Following an earlier opinion from the Advocate General, the CJEU set out its findings on the infringement of database rights by search engines in the indexing of other websites' content. Discussed earlier in this blog, the decision is an important one to set the potential boundaries of database rights and indexing, especially when indexing is so ubiquitous in how the Internet as we know it functions. The decision will leave some rightsholders wanting more, as now the position swings firmly in the direction of the indexing websites.
The decision in CV-Online Latvia SIA v Melons SIA concerned the website CV-Online, which included a database of job advertisements published by various employers. The website also included various metatags, or 'microdata', which, while not visible to the users of the website, contained key information to allow internet search engines to better identify the content of each page in order to index it correctly. These metatags included keywords like ‘job title’, ‘name of the undertaking’, ‘place of employment’, and ‘date of publication of the notice’.
Melons operate a separate website containing a search engine that specializes in job ads. The search engine allows users to search a number of websites containing job ads in one go according to specific criteria that they set. The Melons' website then produces results based on that search, where users can click on links that take them to that particular job website where the ad is located (including CV-Online). Unhappy about this indexing of their content, CV-Online took Melons to court for a breach of their 'sui generis' right under Article 7 of Directive 96/9. The case progressed through the Latvian courts, ultimately ending up with the CJEU this Summer.
The CJEU was asked two questions, which the court decided together.
The question posed to the court asked: "whether... the display, by a specialised search engine, of a hyperlink redirecting the user of that search engine to a website, provided by a third party, where the contents of a database concerning job advertisements can be consulted, falls within the definition of ‘re-utilisation’ in Article 7(2)... and... whether the information from the meta tags of that website displayed by that search engine is to be interpreted as falling within the definition of ‘extraction’ in Article 7(2)(a) of that directive".
The court first discussed 'sui generis' rights in general, which allow rightsholders to ensure the protection of a substantial investment in the obtaining, verification or presentation of the contents of a database. What is required for a database to be protectable is "...qualitatively and/or quantitatively a substantial investment in the obtaining, verification or presentation of the contents of that database". Without that investment, the courts will not protect any databases under sui generis rights. The court assumed that this would be the case in terms of CV-Online, however, this matter would ultimately be decided by the local courts following the CJEU's decision.
For there to be an infringement of sui generis rights there has to be an ‘extraction’ and/or ‘re-utilisation’ within the meaning of Directive, which, as summarised by the court, includes "...any act of appropriating and making available to the public, without the consent of the maker of the database, the results of his or her investment, thus depriving him or her of revenue which should have enabled him or her to redeem the cost of that investment".

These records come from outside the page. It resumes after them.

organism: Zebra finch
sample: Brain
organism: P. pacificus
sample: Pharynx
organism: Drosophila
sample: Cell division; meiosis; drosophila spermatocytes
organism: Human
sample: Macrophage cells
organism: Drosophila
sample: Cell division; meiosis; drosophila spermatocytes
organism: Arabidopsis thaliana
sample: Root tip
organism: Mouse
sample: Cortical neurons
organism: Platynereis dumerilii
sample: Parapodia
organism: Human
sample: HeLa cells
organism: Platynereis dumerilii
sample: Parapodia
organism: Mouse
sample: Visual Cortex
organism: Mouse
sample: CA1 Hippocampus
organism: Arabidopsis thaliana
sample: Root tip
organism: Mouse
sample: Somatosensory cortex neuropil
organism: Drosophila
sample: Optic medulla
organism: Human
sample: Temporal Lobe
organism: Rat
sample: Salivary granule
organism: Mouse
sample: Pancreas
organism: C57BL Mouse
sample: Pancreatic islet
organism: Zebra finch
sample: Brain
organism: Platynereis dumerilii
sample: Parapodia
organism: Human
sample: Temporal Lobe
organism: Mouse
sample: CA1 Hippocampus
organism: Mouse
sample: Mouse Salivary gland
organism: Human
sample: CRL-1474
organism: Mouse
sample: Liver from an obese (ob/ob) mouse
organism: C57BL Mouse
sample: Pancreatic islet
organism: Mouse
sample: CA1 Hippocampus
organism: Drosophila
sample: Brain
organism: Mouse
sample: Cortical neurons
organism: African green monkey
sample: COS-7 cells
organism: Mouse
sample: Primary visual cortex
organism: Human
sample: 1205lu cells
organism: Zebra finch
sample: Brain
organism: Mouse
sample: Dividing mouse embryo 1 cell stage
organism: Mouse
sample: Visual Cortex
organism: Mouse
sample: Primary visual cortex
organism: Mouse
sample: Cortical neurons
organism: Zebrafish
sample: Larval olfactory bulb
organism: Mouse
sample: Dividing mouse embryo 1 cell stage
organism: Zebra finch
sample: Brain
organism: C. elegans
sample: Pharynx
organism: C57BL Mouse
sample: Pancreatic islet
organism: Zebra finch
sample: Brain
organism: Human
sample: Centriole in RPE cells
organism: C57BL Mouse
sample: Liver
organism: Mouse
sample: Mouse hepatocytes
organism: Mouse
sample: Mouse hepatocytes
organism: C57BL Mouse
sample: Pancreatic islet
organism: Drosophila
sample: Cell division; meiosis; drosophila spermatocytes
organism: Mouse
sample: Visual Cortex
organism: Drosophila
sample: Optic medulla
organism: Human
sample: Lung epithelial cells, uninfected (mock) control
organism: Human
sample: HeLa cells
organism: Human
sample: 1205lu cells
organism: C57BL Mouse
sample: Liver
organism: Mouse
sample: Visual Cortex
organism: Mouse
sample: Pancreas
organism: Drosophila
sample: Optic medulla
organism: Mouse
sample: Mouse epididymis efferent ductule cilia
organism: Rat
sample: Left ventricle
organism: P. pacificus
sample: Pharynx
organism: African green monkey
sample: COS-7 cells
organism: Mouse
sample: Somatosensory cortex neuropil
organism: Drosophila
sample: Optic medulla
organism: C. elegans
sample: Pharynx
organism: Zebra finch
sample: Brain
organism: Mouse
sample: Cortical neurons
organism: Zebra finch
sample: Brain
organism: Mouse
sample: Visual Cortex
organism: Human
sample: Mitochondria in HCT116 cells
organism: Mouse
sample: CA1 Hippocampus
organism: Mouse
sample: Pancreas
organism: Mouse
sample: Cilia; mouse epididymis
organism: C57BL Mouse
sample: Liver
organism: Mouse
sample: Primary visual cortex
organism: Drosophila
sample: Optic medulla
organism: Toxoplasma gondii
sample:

The court discussed the applicability of the above to the operation of Melons' website and determined that such a search engine would indeed fall within the meaning of extraction and re-utilisation of those databases that the website copies its information from (including in indexing that content). However, this extraction/re-utilisation is only prohibited if it has the effect of depriving that person of income intended to enable him or her to redeem the cost of that investment. This is important since without this negative financial impact the copying will be allowed under EU law.
The court also highlighted that a balance needs to be struck between the legitimate interest of the makers of databases in being able to redeem their substantial investment and that of users and competitors of those makers in having access to the information contained in those databases and the possibility of creating innovative products based on that information. Content aggregators, such as Melons, are argued to add value to the information sector through their acts and allow for information to be better structured online, thus contributing to the smooth functioning of competition and to the transparency of offers and prices.
The referring court would therefore have to look at two issues: (i) whether the obtaining, verification or presentation of the contents of the database concerned attests to a substantial investment; and (ii) whether the extraction or re-utilisation in question constitutes a risk to the possibility of redeeming that investment.
The court finally summarised its position on the questions as "...Article 7(1) and (2)... must be interpreted as meaning that an internet search engine specialising in searching the contents of databases, which copies and indexes the whole or a substantial part of a database freely accessible on the internet and then allows its users to search that database on its own website according to criteria relevant to its content, is ‘extracting’ and ‘re-utilising’ the content of that database within the meaning of that provision, which may be prohibited by the maker of such a database where those acts adversely affect its investment in the obtaining, verification or presentation of that content, namely that they constitute a risk to the possibility of redeeming that investment through the normal operation of the database in question, which it is for the referring court to verify".
The decision will, as said above, come as a big blow to database owners, as the added requirement of financial detriment will be a big hurdle for many to overcome in order to protect their databases from potential copying. The CJEU also notes the utility of indexing and the 'copying' of such databases by content aggregators as useful means of organizing the Internet, which leads to the question of where the limits actually are. It will remain to be seen how the decision will impact databases going forward, but one might imagine the more commercial value in a database the less likely the courts will allow copying of that database.